2.3. Relating Transfer Entropy to a Geometric Bound

Noting that transfer entropy and other variations of the G-causality concept are expressed in terms of conditional probabilities, we recall that

$$\rho \left(x^{\prime }\right|x,y)\rho (x,y)=\rho (x,y,x^{\prime }).$$

(21)

Again, we continue to overload the notation on the functions $\rho$, the details of the arguments distinguishing to which of these functions we refer.

Now, consider the change of random variable formulas that map between probability density functions by smooth transformations. In the case that $x^{\prime }=f_1\left(x\right)$ (in the special case that $f_1$ is one-one), then

$$\rho \left(x^{\prime }\right)=\frac{\rho \left(x\right)}{\left|\frac{d{f}_1}{dx}\left(x\right)\right|}=\frac{\rho \left(f_1^{-1}\left(x^{\prime }\right)\right)}{|\frac{d{f}_1}{dx}\left(f_1^{-1}\left(x^{\prime }\right)\right)|}.$$

(22)

In the more general case, not assuming one-one-ness, we get the usual Frobenius–Perron operator,

$$\rho \left(x^{\prime }\right)=\sum _{x:x^{\prime }=f_1\left(x\right)}\rho (x,x^{\prime })=\sum _{x:x^{\prime }=f_1\left(x\right)}\frac{\rho \left(x\right)}{\left|\frac{d{f}_1}{dx}\left(x\right)\right|},$$

(23)

in terms of a summation over all pre-images of $x^{\prime }$. Notice also that the middle form is written as a marginalization across x of all those x that lead to $x^{\prime }$. This Frobenius–Perron operator, as usual, maps densities of ensembles of initial conditions under the action of the map $f_1$.

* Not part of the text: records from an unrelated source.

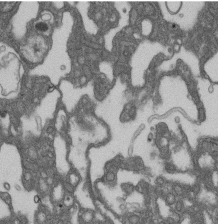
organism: Drosophila
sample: Nephrocyte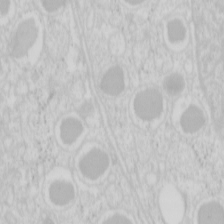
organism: Mouse
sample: Pancreas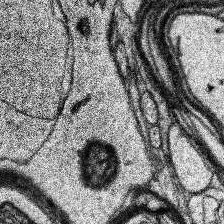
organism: Human
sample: Temporal Lobe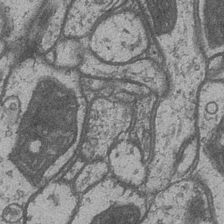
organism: Drosophila
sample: Optic medulla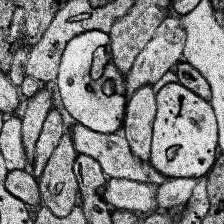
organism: Human
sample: Temporal Lobe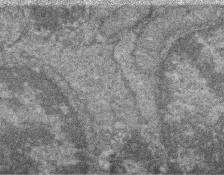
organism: Zebrafish
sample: Cilia; retinal pigment epithelium

Comparing to the expression

$$\rho (x,x^{\prime })=\rho \left(x^{\prime }\right|x)\rho \left(x\right),$$

(24)

we assert the interpretation that

$$\rho \left(x^{\prime }\right|x):=\frac{1}{|\frac{d{f}_1}{dx}\left(x\right)|}\delta (x^{\prime }-f_1\left(x\right)),$$

(25)

where $\delta$ is the Dirac delta function. In the language of Bayesian uncertainty propagation, $p\left(x^{\prime }\right|x)$ describes the likelihood function, if interpreting the future state $x^{\prime }$ as data, and the past state x as parameters, in a standard Bayes description, $p\left(\mathrm{data}\right|\mathrm{parameter})\times p(\mathrm{parameter})$. As usual for any likelihood function, while it is a probability distribution over the data argument, it may not necessarily be so with respect to the parameter argument.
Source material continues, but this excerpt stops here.